Barroso Julie, Leblanc Natalie M, Flores Dalmacio
J Assoc Nurses AIDS Care. 2017 Jul-Aug;28(4):462-478. doi: 10.1016/j.jana.2017.02.007. Epub 2017 Feb 22.
Antiretroviral therapy (ART) improves the health and longevity of people living with HIV infection (PLWH) and also prevents transmission of the virus. Yet, lack of adherence to ART regimens has been a persistent problem, even with simpler regimens. Guidelines that deal with ART adherence are based almost solely on quantitative studies; this focus ignores the context and complexity of patients' lives. Guidelines are also focused on the individual. We argue that the solution is to include the broader communities in which patients live, and to deal with systemic disparities that persist worldwide; this can be done in part through demedicalizing HIV care for healthy PLWH. We present findings from a qualitative meta-synthesis of 127 studies conducted around the world on the last two pillars of the HIV treatment cascade: starting and remaining on ART until optimal viral suppression is achieved. We use Maslow's hierarchy of needs to frame our findings.

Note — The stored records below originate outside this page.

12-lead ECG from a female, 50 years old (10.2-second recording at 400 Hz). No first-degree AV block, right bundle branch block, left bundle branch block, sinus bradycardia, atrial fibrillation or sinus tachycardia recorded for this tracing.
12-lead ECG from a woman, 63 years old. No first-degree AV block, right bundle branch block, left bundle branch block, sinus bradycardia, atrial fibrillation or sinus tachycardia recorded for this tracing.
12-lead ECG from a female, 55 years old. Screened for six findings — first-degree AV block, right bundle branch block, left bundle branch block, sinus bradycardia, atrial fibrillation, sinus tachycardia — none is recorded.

抗逆转录病毒疗法(ART)可改善艾滋病毒感染者(PLWH)的健康状况并延长其寿命,还能预防病毒传播。然而,即使采用更简单的治疗方案,坚持ART治疗方案一直是个持续存在的问题。处理ART依从性的指南几乎完全基于定量研究;这种关注忽略了患者生活的背景和复杂性。指南也侧重于个体。我们认为,解决办法是让患者生活的更广泛社区参与进来,并应对全球持续存在的系统性差异;这可以部分通过对健康的PLWH进行艾滋病护理非医学化来实现。我们展示了对全球范围内围绕艾滋病毒治疗级联的最后两个支柱进行的127项研究的定性综合分析结果:开始并持续接受ART治疗,直至实现最佳病毒抑制。我们使用马斯洛需求层次理论来阐述我们的研究结果。